National Parks have lots of rules.
The trail followed a nice creek up a valley for the morning. I found huckleberries and strawberries growing alongside—yummy. We stopped to check out Cascade Falls (real original name) and shortly afterward caught up to CDT thru-hiker, Gaoshan, which means ‘mountain climber’ in Mandarin.
He was slack-packing for the day and I was eager to hear about his adventurers. Former thru-hikers are often desperate for news of the trail and I was no exception. We started keeping pace with Gaogshan and ended up hiking with him all day.
Next we passed a few hikers going the opposite direction, including a lady that recognized me. I had met her in Chama just after she finished the CDT the year before. Now I can’t remember her name but I did vaguely recognize her after she refreshed my memory of where we had met before. She had come back to finish this skipped section, just like me. We laughed about our dogged determination to hike every inch. It was nice to see I’m not the only crazy one.
We gained elevation above treeline and enjoyed 4 miles or so hiking through beautiful tundra. It was pretty flat on top the mesa and the trail was well-marked with giant double cairns. We could see lots of mountains around, including Longs Peak and Park View Peak (both tops I’ve summited now). We stopped to have lunch at an overlook where we could just make out a few tiny figures rope-climbing a pinnacle almost half a mile away. This was our entertainment for lunch.

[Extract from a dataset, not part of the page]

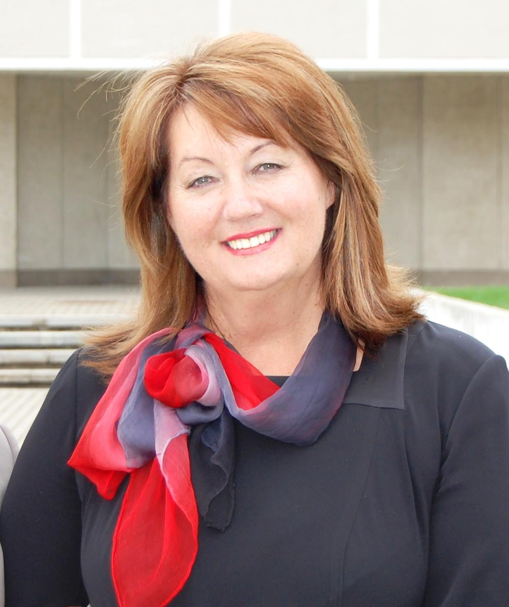 Lietuvos socialdemokratų partijos suvažiavime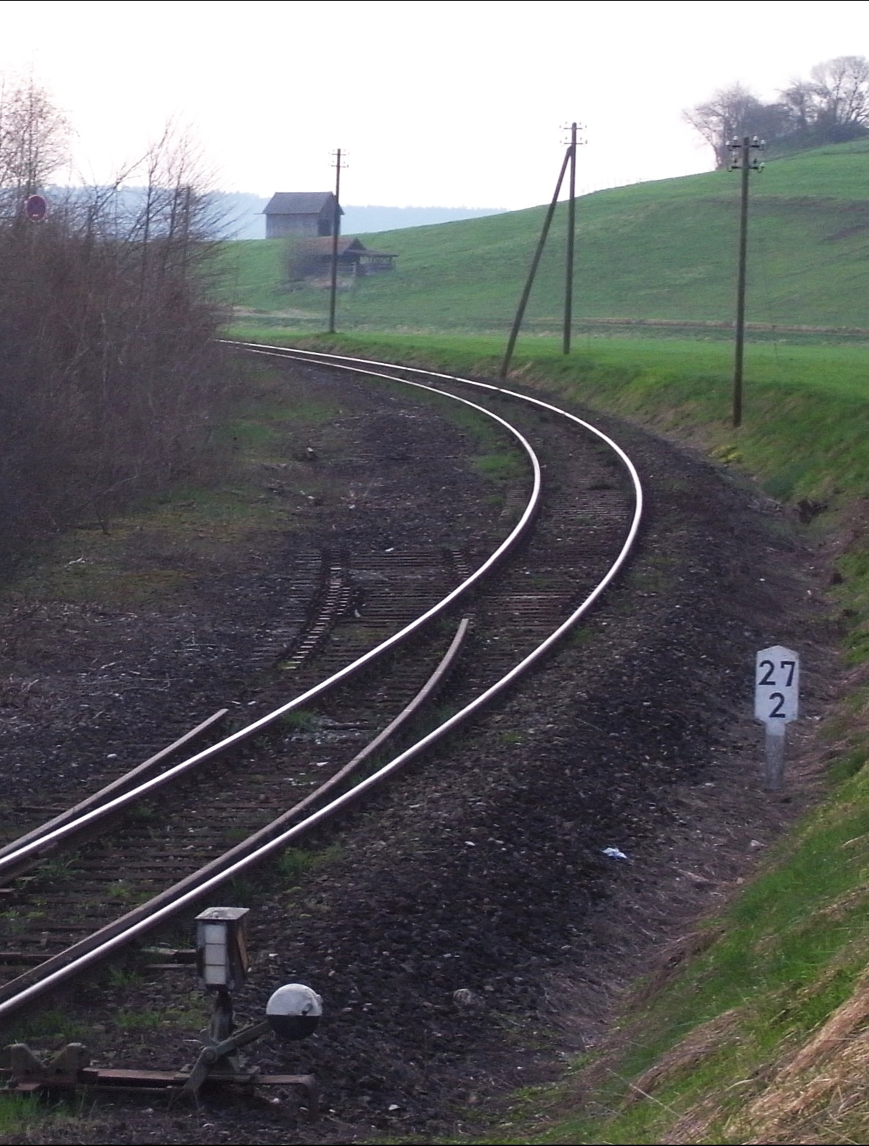 Abzweigung der stillgelegten Eisenbahnstrecke nach Kaufbeuren von der Fuchstalbahn, nordöstlich des Schongauer Krankenhauses

We continued on, heading down another valley alongside Tonahutu Creek. There were some really nice waterfalls and then, in following with the standard RMNP experience, we encountered MOOSE! I saw them first, 2 big bulls laying down in a meadow in front of us. The guys were ahead of me chatting away and didn’t even notice them. I had to yell out “Moose ahead!” several times before they took note. The closest bull was one of the largest I’ve ever seen. In true RMNP moose fashion, neither paid us any mind. In fact, the other one was standing when I first saw him and proceeded to lay down as we got near…that’s how unconcerned he was. The RMNP moose seem to be really chill…but I still wouldn’t want to get any closer than we did.
Can you spot the moose laying down behind the boulder, just above the guy’s head?
Here’s a closer shot…see the second one off to the right, between the rock and tree?
As big as they are, it’s incredible how easily they can blend in. Having fulfilled our moose sightings for the day, we plodded on for the final stretch. We were all feeling pretty tired by this point and Gaogshan offered a nice alternate. His wife had been following him along in a van the whole time and was supposed to be waiting at the HWY 34 trailhead. Hiking west to the HWY would shave about 2-3 miles and we could get a ride back to Grand Lake from there. Only problem was, Gaogshan and his wife hadn’t known about the timed-entry permit before they’d made their plans and now we weren’t sure if she’d be able to get into the park for the pick-up. We tried calling her but no one had cell service. So we all kept hiking south towards Grand Lake. I’d already hiked these miles the previous year, so I would’ve been just as happy taking the shorter route. Oh well.
Here’s my finishing photo…yay, I did the red line!
We rolled into Grand Lake just before 5 pm, having hiked for almost 11 hours. It was a long day. Now with the red line done, I could finally get back to hiking 14ers! Get ready for a whirlwind of peak-bagging.